I really needed to remember to thank those ducks.
Despite a decent guide who spoke to us from the front of the bus, I learned nothing about the city. Instead, I spent the next hour flirting with the man beside me. Sharing details about our lives and cracking the occasional stupid joke.
“Actress,” he said, when I refused to tell him what I did and ordered him to guess.
“You’re good. Most people I’ve chatted up over here think I’m a grad student.”
“I spend a lot of time watching people.”
“Is that part of the job description for an international financial consultant?” I’d gone first in the guess-my-job game. I’d guessed that he was in the corporate world, but he’d narrowed down the specifics for me.

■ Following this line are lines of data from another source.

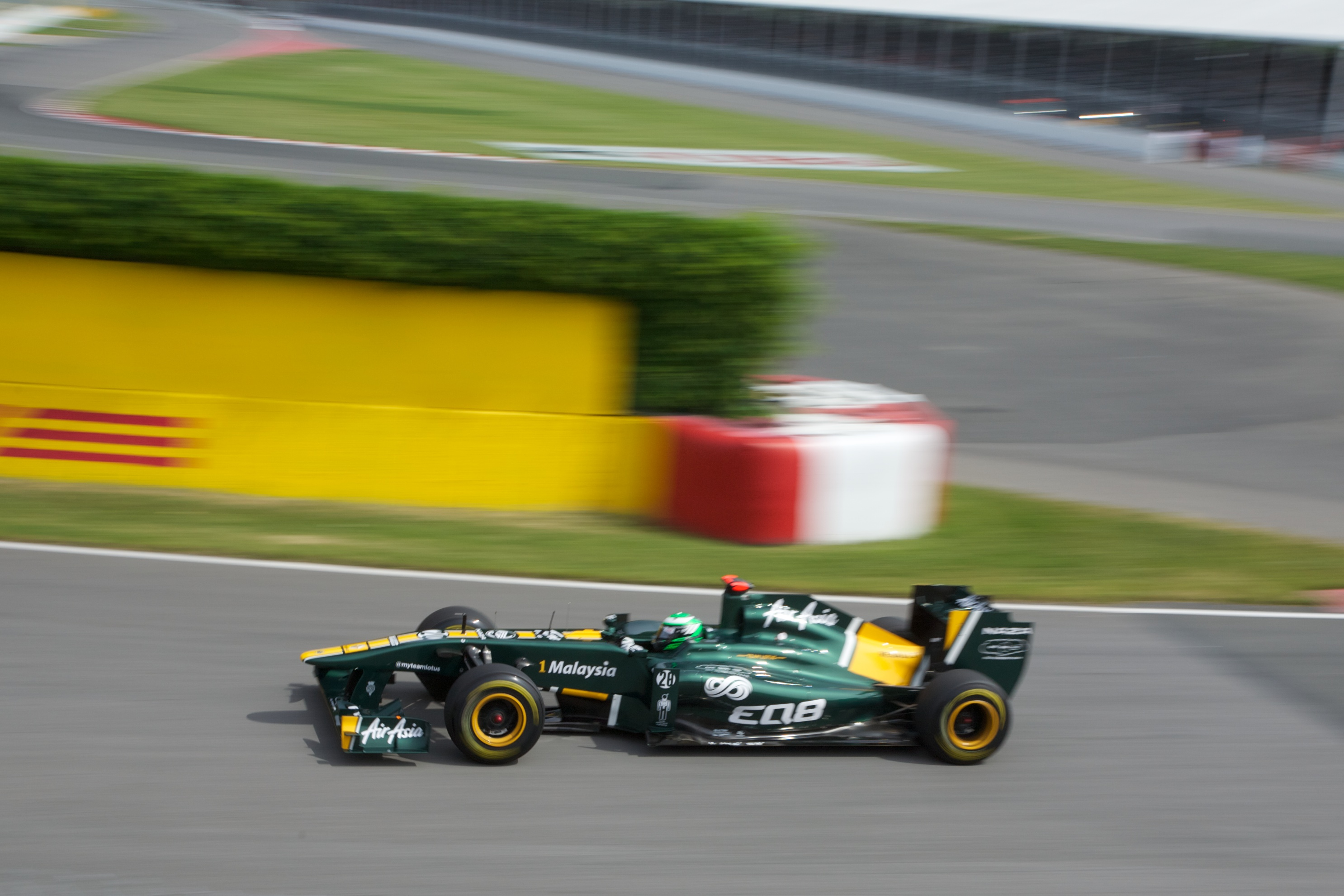 kovalainen au gp canada en 2011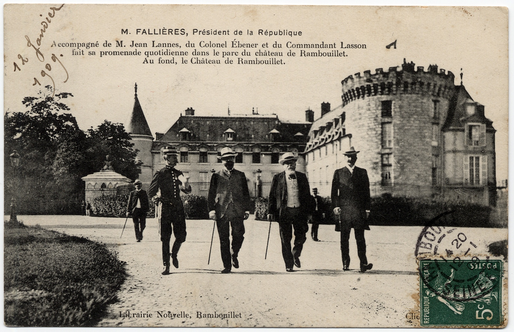 M. Fallières, président de la République. Accompagné de Jean Lannes, du colonel Ebener et du commandant Lasson fait sa promenade quotidienne dans le parc du château de Rambouillet. Au fond le château de Rambouillet.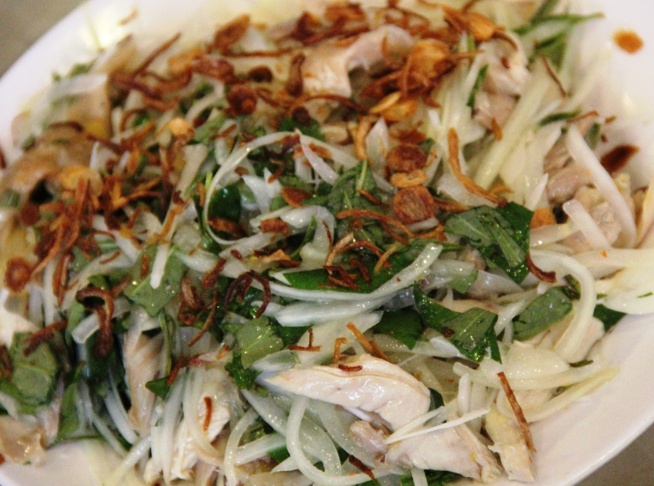 Gà bóp rau răm, tháng 8 năm 2018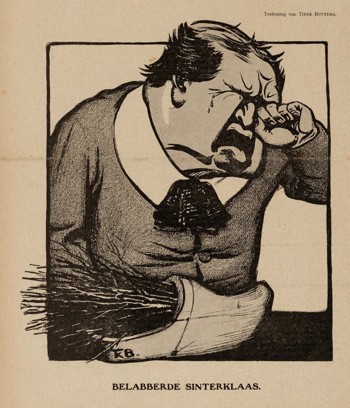 Spotprent van Abraham Kuyper door Tjerk Bottema (1882-1940)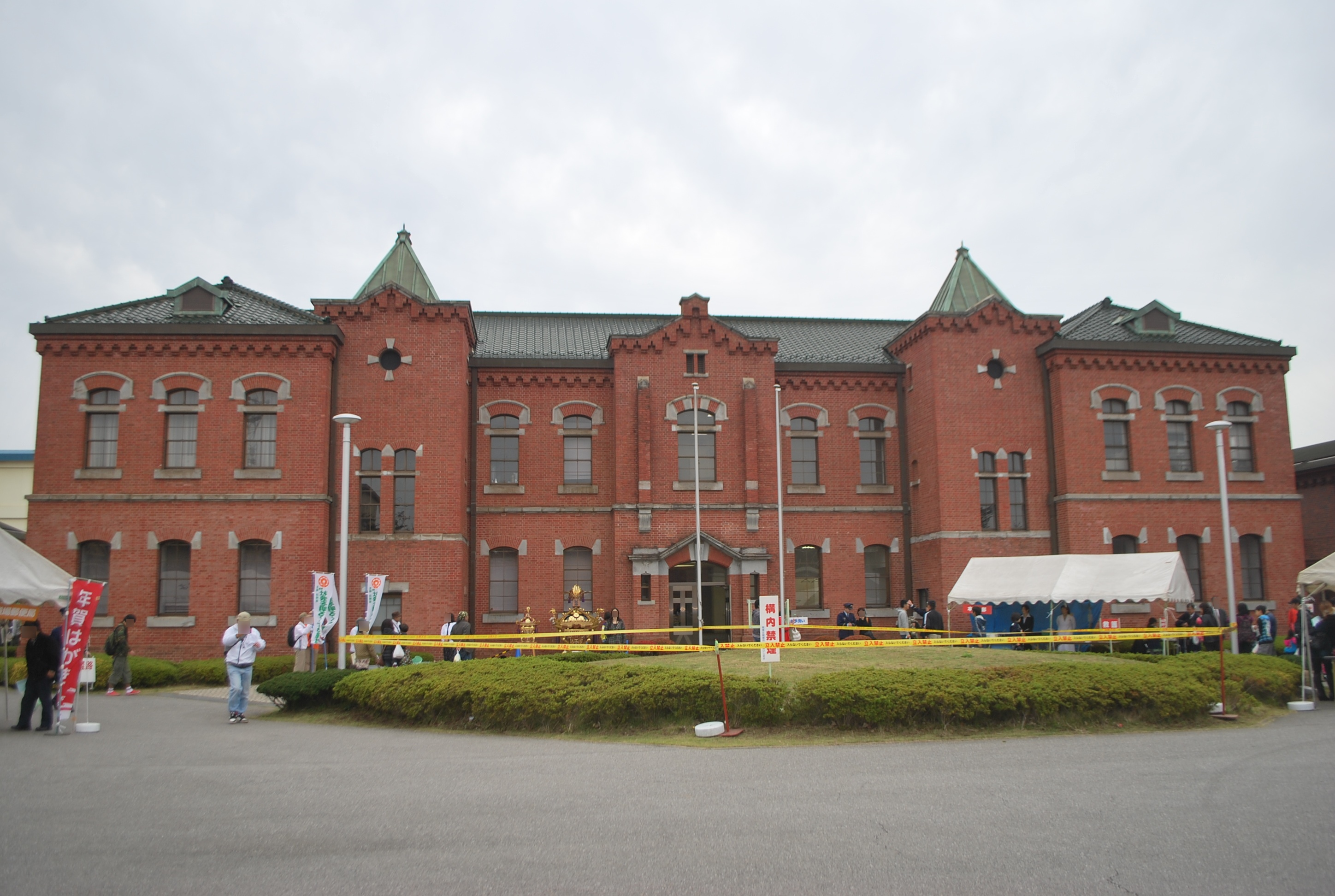 千葉刑務所本館。1907年竣工。千葉市。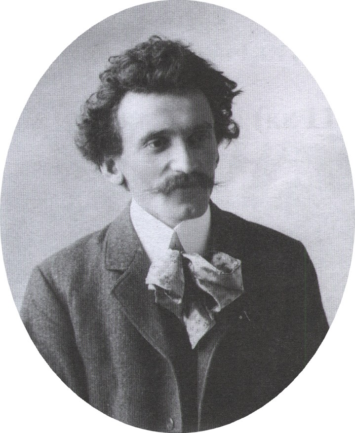 Malíř Václav Šrámek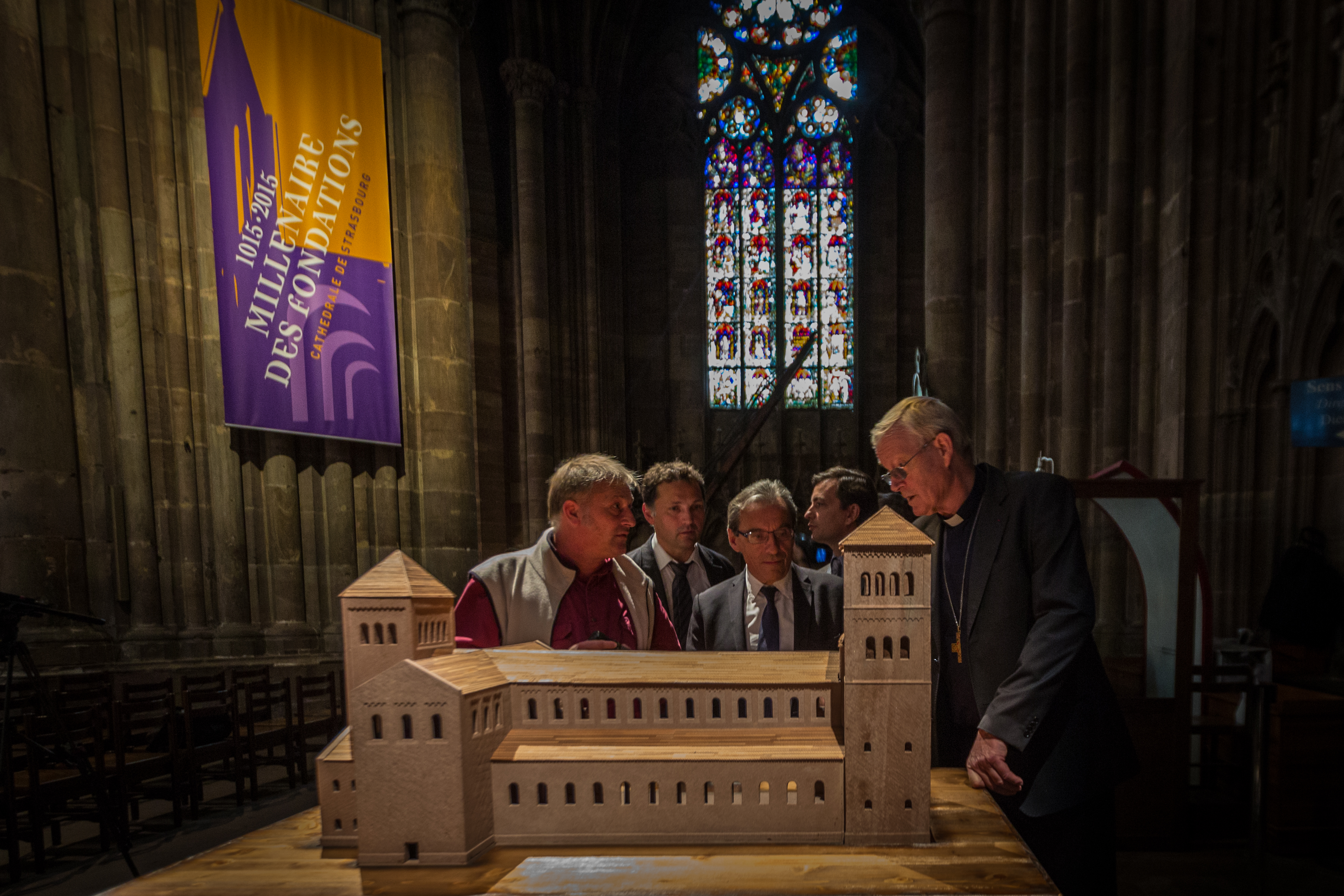 Millénaire des fondations de la Cathédrale Notre-Dame de Strasbourg 19 septembre 2014. Présentation de la maquette de la cathédrale othonienne (1015) à Mgr Jean-Pierre Grallet et Roland Ries.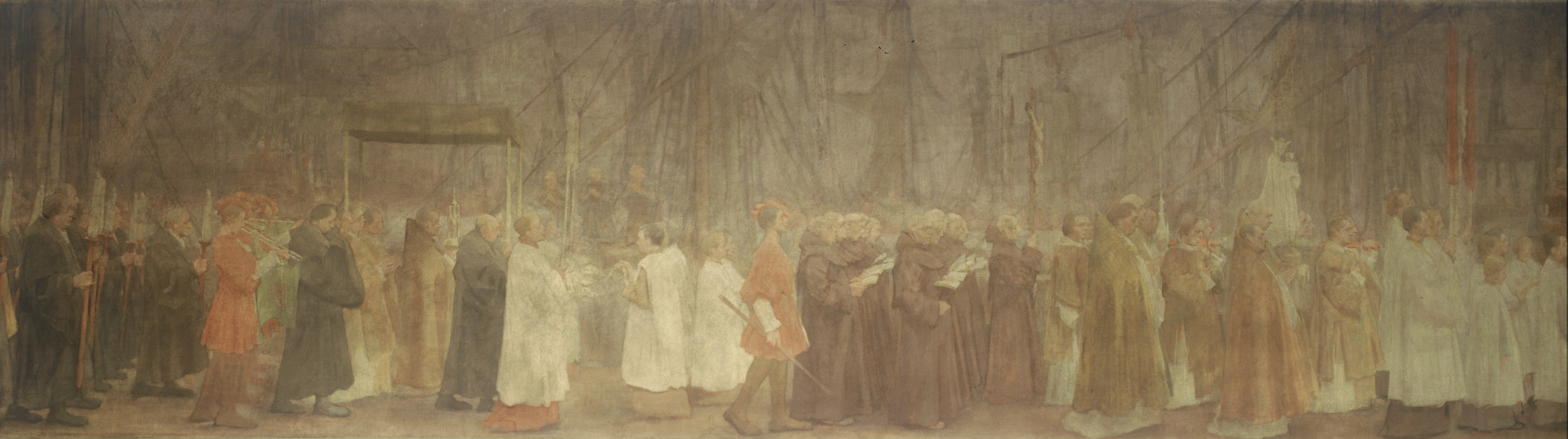 Processie van het H. Sacrament van Mirakel, geschilderd door Antoon Derkinderen voor de Amsterdamse Begijnhofkapel (1889)

He shook his head. “No. Let’s just say it’s one of my special skills.”
“So lay it out. What marks me as a woman of stage and screen?”
“For one thing, the prop.” He glanced down at my camera bag, then back up at me, the certainty reflected in his face both impressing and scaring me. No one but Emma had ever seen me quite so clearly.
“Prop?” I tried to keep my voice nonchalant, but I don’t think I succeeded. “I like to take pictures, that’s all.”
He nodded, as if encouraging me to talk, and despite telling myself that I was going to shift the conversation around to him, I heard myself saying, “I’m lousy at it. Snapshots, sure. But anything that resembles actual art? Or skilled photography? Really not me.”